The answer is not cut and dried. There will always be an audience for this beloved tale about a ragtag group of junkyard cats, with its quasi-religious themes of forgiveness and redemption. Then, of course, there are the show-stopper musical numbers such as Memory and Magical Mr Mistoffelees.

But the show's absurdly long duration, unconventional structure of several stories-within-a-story and essential lack of plot are likely to have some theatre goers yawning.

So yes, it may appear dated and drawn out to the eyes of contemporary audiences more accustomed to zippy, short-attention-span entertainment fare. But, from a pure production point of view, Toerien and international director Jo-Anne Robinson have put on a show that is simply the cat's whiskers.

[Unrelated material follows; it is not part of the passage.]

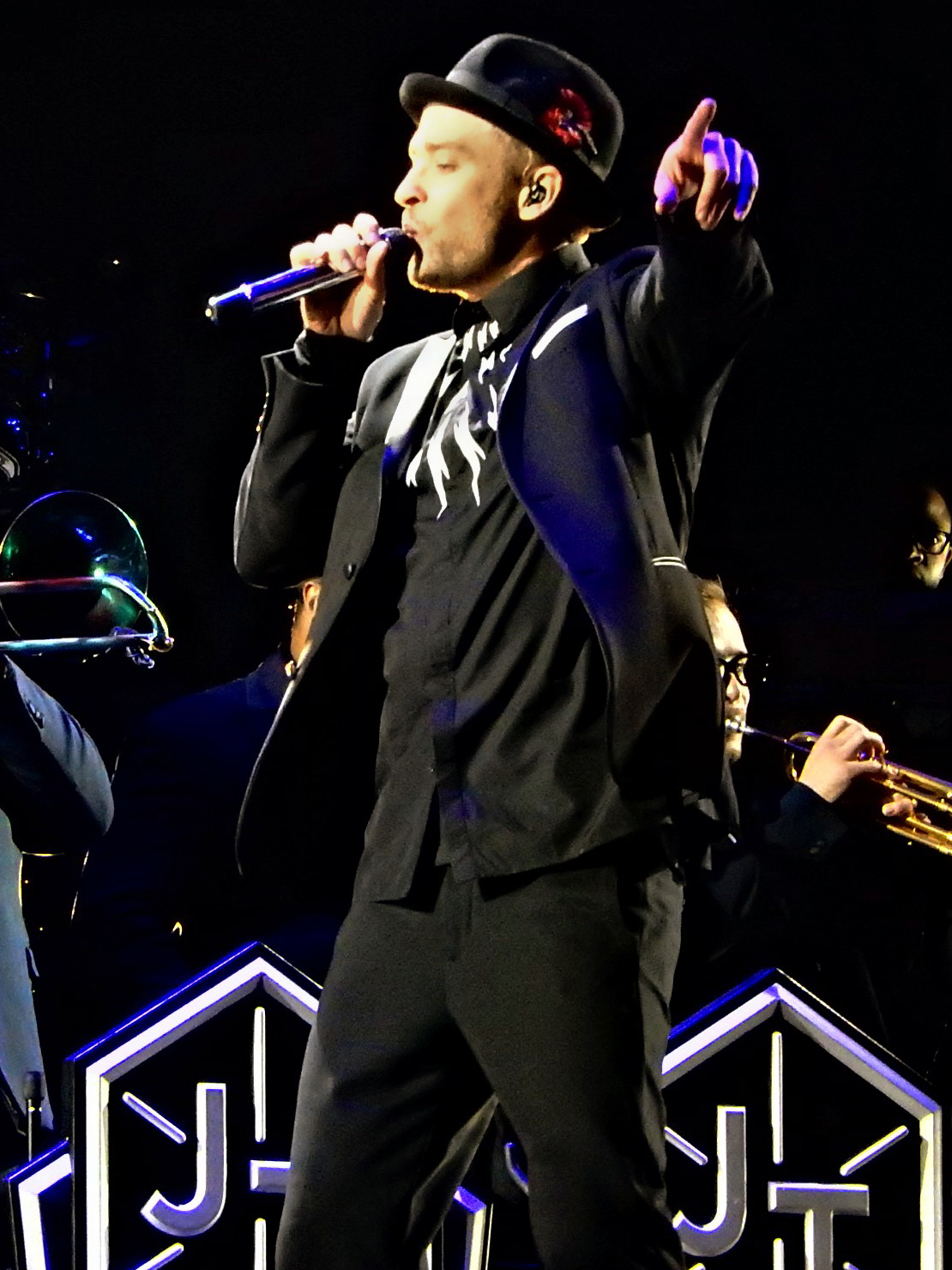 El cantante Justin Timberlake durante su presentación en el V Festival como parte de su gira The 20/20 Experience World Tour. Hylands Park, Chelmsford, Reino Unido.

The explosion of musical theatre talent that the country has experienced since Toerien first staged Cats in 2000 is nothing short of amazing and is reflected in the casting. The company is dazzling, with standout performances from the likes of Jonathan Roxmouth as Munkustrap, Earl Gregory as Rum Tum Tugger, Jaco van Rensburg as Mr Mistoffelees, Marcus Desando as wise elder feline Old Deuteronomy and, of course, Angela Kilian as the "fallen" cat, Grizabella - the role immortalised by Elaine Paige on London's West End. Her stirring and heartfelt rendition of the bittersweet Memory is likely to have you blubbering.

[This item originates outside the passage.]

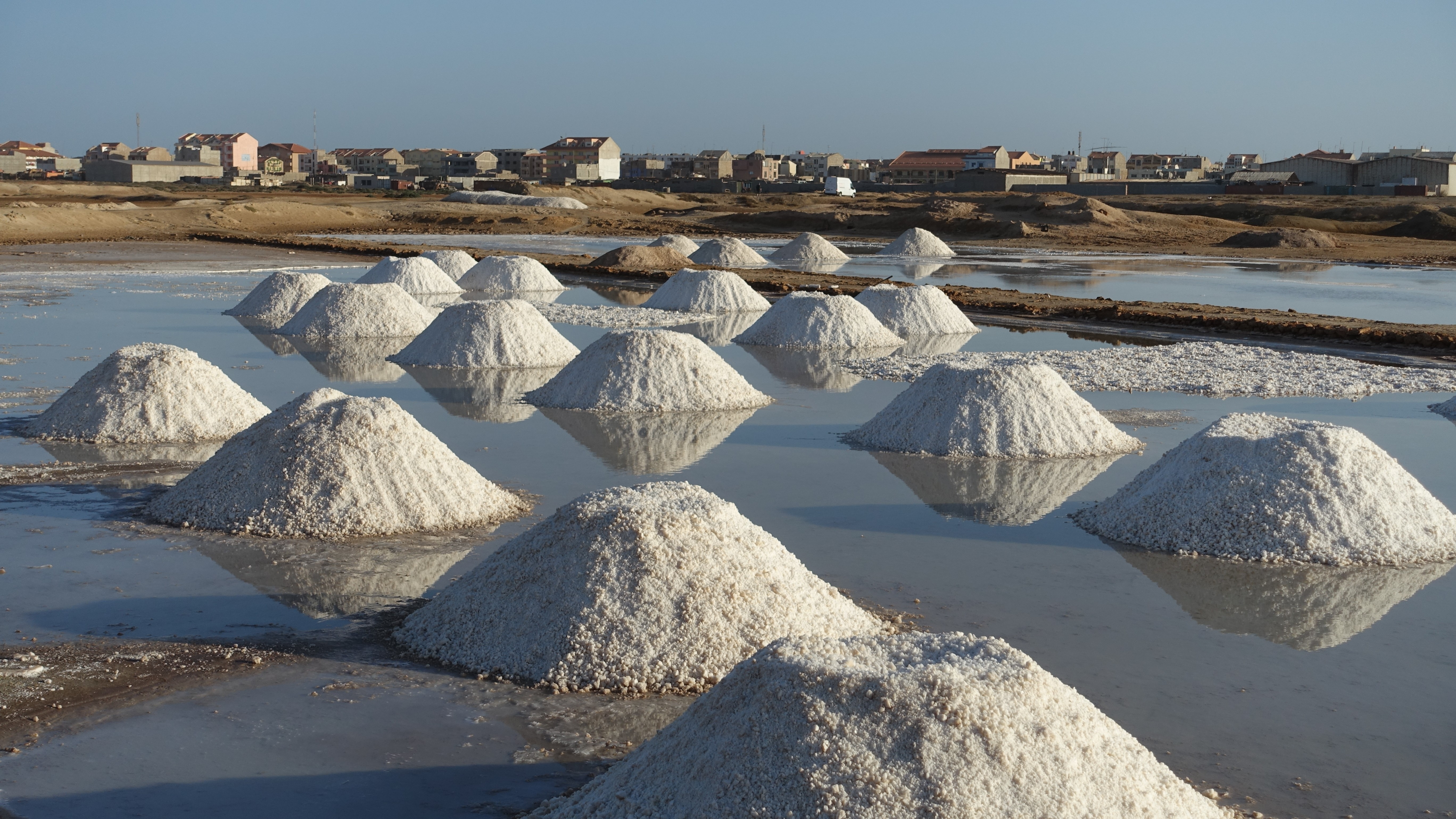 Santa Maria - Saline am Ortsrand_02

The whimsically creative rubbish-tip set, complete with items of trash designed to scale from a cat's perspective, has been used in only one other international production. Complete with garish '70s-style Christmas lights, it frames the action that unfolds concerning a tribe of magnificently costumed "Jellicle cats", whose tales are based on poems from TS Eliot's Old Possum's Book of Practical Cats.

We are introduced to various cat characters through a selection of numbers, until the Jellicle Ball marks Old Deuteronomy's imminent announcement of the cat that will be chosen to ascend to the Heaviside Layer - essentially, to be reborn.

It is an exuberant display of song and dance, accompanied by a live band under the musical direction of Louis Zurnamer. Through the meandering stories and character studies, and amid the bursts of jollity there runs an undercurrent of nostalgia and meditations on mortality and salvation.

Although musical theatre stalwarts and even children who can sit still long enough will lap it up like so much cream, there is no denying that some newly minted musical converts might think Cats is making a song and dance about nothing in particular.

Still, it remains a stage spectacular of the highest order, and this slick, snazzy production is a wonderful showcase for South Africa's brightest young stage titans.